Actually, it seems cold conditions make animals more likely to grow big in order to be more energy efficient. That is why lots of deep sea creatures are larger than their counterparts that live on the warmer waters near the surface.
Jacob Gellar's video on this is excellent... is a sentence you can say about many subjects. Anyway he highlights how the open ocean is kinda like deep space with zero visibility. Any square mile of open ocean is several cubic miles of water. Animals the size of cruise ships disappear at that scale.

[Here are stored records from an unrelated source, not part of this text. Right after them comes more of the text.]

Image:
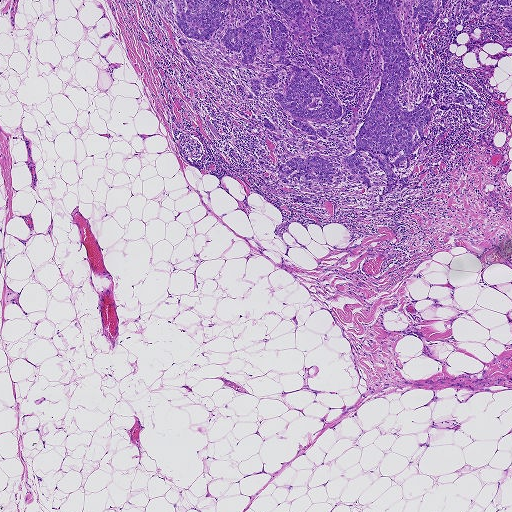
Lymph node section stained with H&E, from a whole-slide image of a breast-cancer sentinel node. Magnification about 2.5×, about 1.9 mm across the frame, about 3.6 µm per pixel.
Question:
Which parts of this field are metastatic tumour?
Answer:
Boundaries of two metastatic tumour regions, simplified and listed clockwise, largest first: region 1: (149, 0), (448, 0), (419, 39), (406, 91), (412, 101), (432, 92), (445, 102), (463, 102), (434, 116), (406, 188), (381, 202), (374, 188), (352, 182), (323, 189), (313, 203), (294, 202), (264, 165), (277, 149), (257, 102), (245, 98), (238, 56), (215, 38), (192, 40), (198, 67); region 2: (466, 0), (511, 0), (511, 38), (500, 23), (473, 13), (468, 10).
Tumour covers about 15% of the frame.

23 miles is pretty fucking big for a lake. Just reading the Wikipedia on it shows what a dumb criticism your comment is:
At 56 km2 (22 sq mi), Loch Ness is the second-largest Scottish loch by surface area after Loch Lomond, but due to its great depth it is the largest by volume in Great Britain. Its deepest point is 230 metres (126 fathoms; 755 feet), making it the second deepest loch in Scotland after Loch Morar. It contains more water than all the lakes in England and Wales combined, and is the largest body of water in the Great Glen, which runs from Inverness in the north to Fort William in the south.
Lake Superior is one of the largest lakes one the planet. That's a stupid standard to hold lakes to. It's like saying Chicago isn't a big city because it's smaller than Tokyo.
If you're trying to refute an idiotic theory it helps to not sound like an idiot yourself.
You understand that fish breed, right? That all the food that any of us will ever need for generations to come does not currently exist in the here and now?
Fish breed but Nessie fucks around for hundreds of years without a single shit washing ashore or a decent photo. In fact we live in a world of cameras, my phone has 5 of them right now, any of which would do just fine.